Но автобиографическое — лишь первое и самое очевидное прочтение. Эстетическая и историософская проблематика — спор о национальном в искусстве и границах своего, русского мира — занимает в ней огромное место. И место это сопоставимо только с тем, какое эстетика и политически окрашенная философия истории, с выходами на построение национального мифа, занимали у народника и сверх-(то есть сюр-)реалиста Мусоргского и у Стравинского эпохи «Весны священной» и «Свадебки», сочинения которого столь озадачивали юного Прокофьева. Но теперь, в зрелые годы, он сам — и совсем по-другому — подошёл к музыкальному обоснованию витальной и неуничтожимой России.

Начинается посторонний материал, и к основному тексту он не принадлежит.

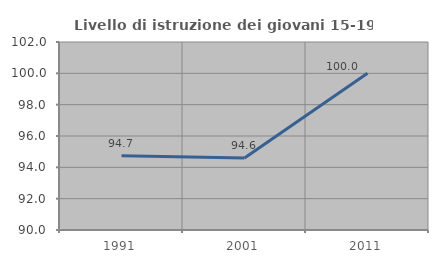
| Category | Livello di istruzione dei giovani 15-19 anni |
|---|---|
| 1991.0 | 94.737 |
| 2001.0 | 94.595 |
| 2011.0 | 100 |
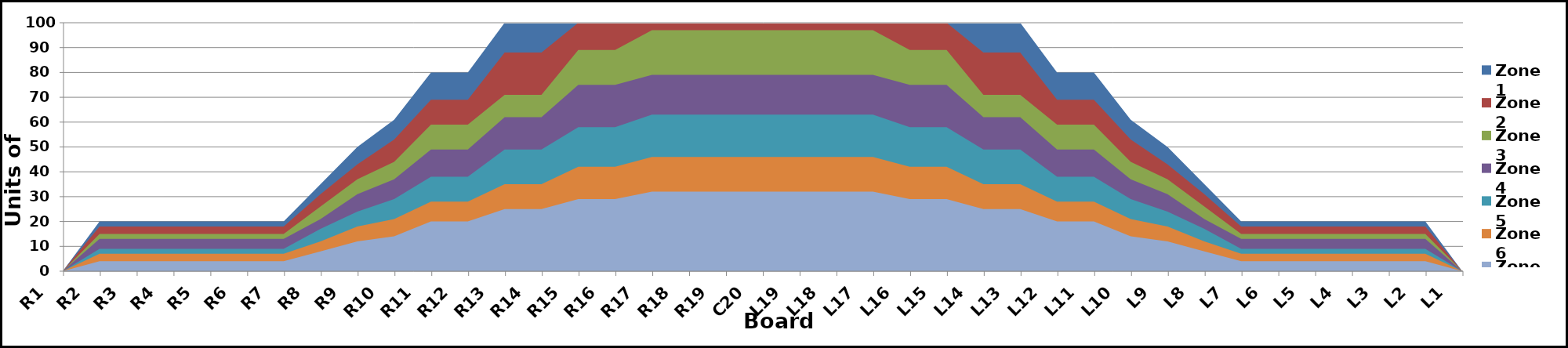
| Category | Zone 1 | Zone 2 | Zone 3 | Zone 4 | Zone 5 | Zone 6 | Zone 7 | Zone 8 |
|---|---|---|---|---|---|---|---|---|
| L1 | 0 | 0 | 0 | 0 | 0 | 0 | 0 | 0 |
| L2 | 20 | 18 | 15 | 13 | 9 | 7 | 4 | 0 |
| L3 | 20 | 18 | 15 | 13 | 9 | 7 | 4 | 0 |
| L4 | 20 | 18 | 15 | 13 | 9 | 7 | 4 | 0 |
| L5 | 20 | 18 | 15 | 13 | 9 | 7 | 4 | 0 |
| L6 | 20 | 18 | 15 | 13 | 9 | 7 | 4 | 0 |
| L7 | 20 | 18 | 15 | 13 | 9 | 7 | 4 | 0 |
| L8 | 35 | 31 | 26 | 21 | 17 | 12 | 8 | 0 |
| L9 | 50 | 43 | 37 | 31 | 24 | 18 | 12 | 0 |
| L10 | 61 | 53 | 44 | 37 | 29 | 21 | 14 | 0 |
| L11 | 80 | 69 | 59 | 49 | 38 | 28 | 20 | 0 |
| L12 | 80 | 69 | 59 | 49 | 38 | 28 | 20 | 0 |
| L13 | 100 | 88 | 71 | 62 | 49 | 35 | 25 | 0 |
| L14 | 100 | 88 | 71 | 62 | 49 | 35 | 25 | 0 |
| L15 | 100 | 100 | 89 | 75 | 58 | 42 | 29 | 0 |
| L16 | 100 | 100 | 89 | 75 | 58 | 42 | 29 | 0 |
| L17 | 100 | 100 | 97 | 79 | 63 | 46 | 32 | 0 |
| L18 | 100 | 100 | 97 | 79 | 63 | 46 | 32 | 0 |
| L19 | 100 | 100 | 97 | 79 | 63 | 46 | 32 | 0 |
| C20 | 100 | 100 | 97 | 79 | 63 | 46 | 32 | 0 |
| R19 | 100 | 100 | 97 | 79 | 63 | 46 | 32 | 0 |
| R18 | 100 | 100 | 97 | 79 | 63 | 46 | 32 | 0 |
| R17 | 100 | 100 | 97 | 79 | 63 | 46 | 32 | 0 |
| R16 | 100 | 100 | 89 | 75 | 58 | 42 | 29 | 0 |
| R15 | 100 | 100 | 89 | 75 | 58 | 42 | 29 | 0 |
| R14 | 100 | 88 | 71 | 62 | 49 | 35 | 25 | 0 |
| R13 | 100 | 88 | 71 | 62 | 49 | 35 | 25 | 0 |
| R12 | 80 | 69 | 59 | 49 | 38 | 28 | 20 | 0 |
| R11 | 80 | 69 | 59 | 49 | 38 | 28 | 20 | 0 |
| R10 | 61 | 53 | 44 | 37 | 29 | 21 | 14 | 0 |
| R9 | 50 | 43 | 37 | 31 | 24 | 18 | 12 | 0 |
| R8 | 35 | 31 | 26 | 21 | 17 | 12 | 8 | 0 |
| R7 | 20 | 18 | 15 | 13 | 9 | 7 | 4 | 0 |
| R6 | 20 | 18 | 15 | 13 | 9 | 7 | 4 | 0 |
| R5 | 20 | 18 | 15 | 13 | 9 | 7 | 4 | 0 |
| R4 | 20 | 18 | 15 | 13 | 9 | 7 | 4 | 0 |
| R3 | 20 | 18 | 15 | 13 | 9 | 7 | 4 | 0 |
| R2 | 20 | 18 | 15 | 13 | 9 | 7 | 4 | 0 |
| R1 | 0 | 0 | 0 | 0 | 0 | 0 | 0 | 0 |

Вся опера окрашена конфликтом между естественными, от сердца идущими переживаниями, допускающими прозрения и ошибки, переживаниями, связанными с лирическим, мелодическим началом, с органикой жизни, с циклом цветения — умирания — воскресения; понимаемыми как основа русского уклада (линия Андрея, Наташи, Кутузова), и — энергичной и волевой рациональностью, трактуемой как дозволение всего формально не запрещённого, как цивилизаторское приобщение «косной» человеческой и звуковой природы стремительному развитию, познанию через западноевропейские формы и сквозное, скерцозное движение, через «безумный риск азартного игрока, показанный сквозь мечущиеся остинатные ритмы» (Нестьев об образе Наполеона в опере), особенно заметные в сценах «В гостиной у Элен Безуховой» и «На Шевардинском редуте» (линия Анатоля, Наполеона). Последняя линия, можно не сомневаться, восходит к параноидальной в своём безумном азарте «линии Германна» в написанной летом 1936 года музыке к «Пиковой даме» Ромма. Есть и линия межеумочная, колеблющаяся между двумя, представленная в опере и в романе Пьером.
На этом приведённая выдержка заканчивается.